Meet the Lab
LocoLLM runs across three projects on five machines. None of them are new. All were sourced secondhand. Hardware was acquired opportunistically — the right capability at the right price, not a planned procurement.
The naming follows a Spanish thread: Colmena (hive), Burro (donkey), Poco (a little), Peque (little one), and Cerebro (brain). The hive coordinates many workers, the donkey carries heavy loads, the little one connects you to both, the littlest one keeps the floor honest, and the brain runs the simulation.
Three separate projects, distinct hardware roles:
- LocoLLM (Burro + Colmena) — infrastructure, architecture research, fine-tuning
- LocoBench (Colmena primary) — benchmarking platform, community results
- CloudCore Networks + Cerebro (standalone, untouched) — student assessment simulation
MacBook M1 — Remote Terminal and Apple Silicon Testbed
| Chip | Apple M1 |
| Memory | 16 GB unified (shared CPU/GPU) |
| Storage | 256 GB SSD |
| OS | macOS |
| Role | Remote access to lab machines, Apple Silicon compatibility testing |
Poco means “a little” in Spanish.
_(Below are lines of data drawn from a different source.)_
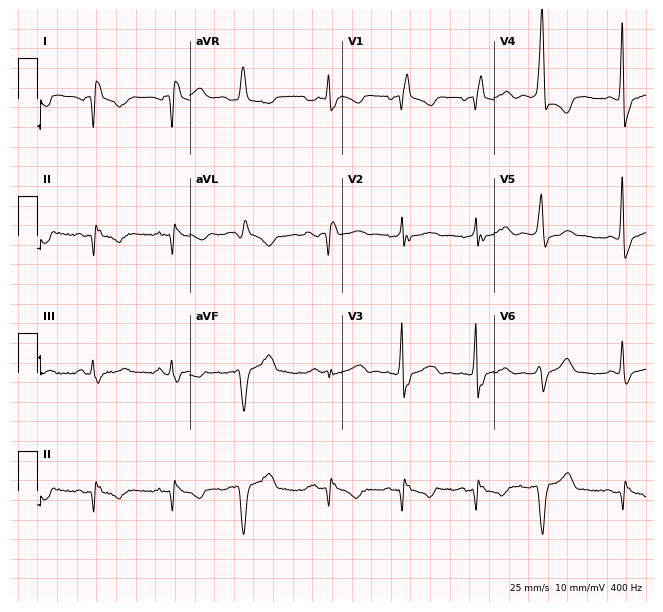
12-lead ECG from a 68-year-old male patient. No first-degree AV block, right bundle branch block, left bundle branch block, sinus bradycardia, atrial fibrillation or sinus tachycardia recorded for this tracing. Only these six findings were labelled.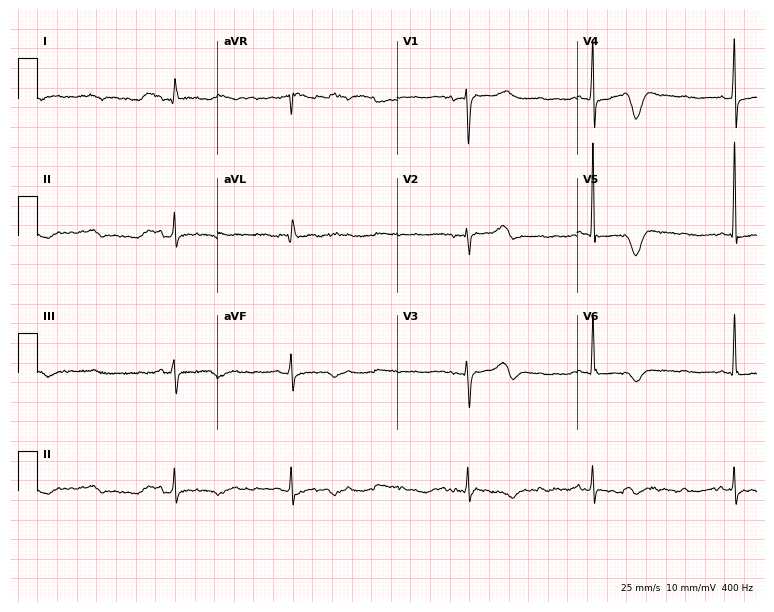
Resting 12-lead electrocardiogram. Patient: a 71-year-old woman. The tracing shows sinus bradycardia (a sinus rate of 50 beats per minute or less).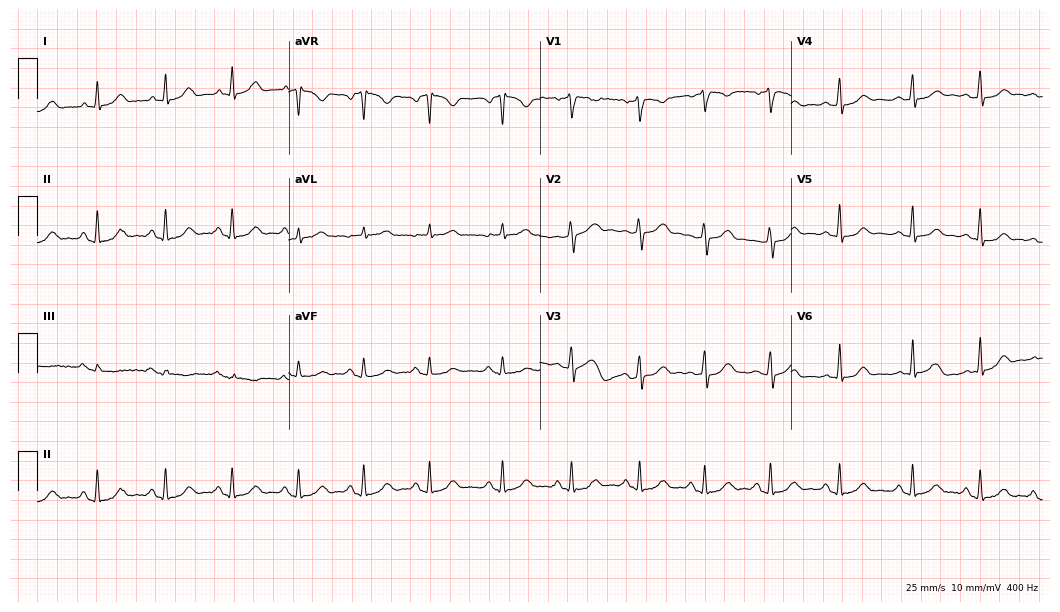
Electrocardiogram (10.2-second recording at 400 Hz), a 41-year-old woman. Overall reading on record: normal ECG.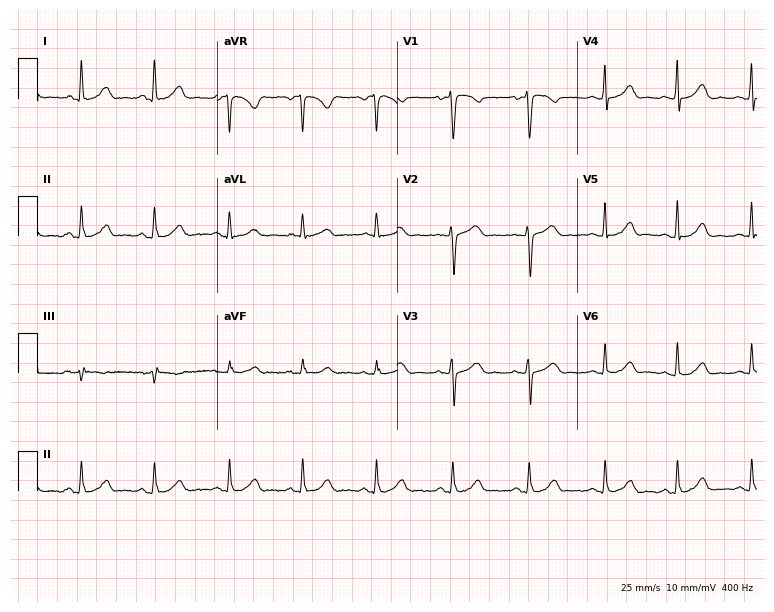
Standard 12-lead ECG recorded from a woman, 27 years old. Read as a normal ECG.

It doesn’t do the heavy lifting — it’s how you reach the machines that do.
Day to day it’s a remote terminal. SSH into Colmena for inference and benchmarking, SSH into Burro for overnight jobs, monitor progress, pull results. Portable and works from anywhere on the network.
Its secondary role is Apple Silicon compatibility testing. LocoLLM needs to run on hardware students actually own, and a significant proportion carry MacBooks. Poco validates that installation, Ollama inference, and adapter loading all work cleanly on Apple Silicon with unified memory. A base M1 with 16 GB represents a reasonable lower bound for that user group.
Apple’s MLX framework supports LoRA fine-tuning natively via mlx_lm.lora, so Poco can also verify the training-to-deployment pipeline on Apple hardware when needed. Memory bandwidth is 68 GB/s — slow compared to the rest of the lab — but functional.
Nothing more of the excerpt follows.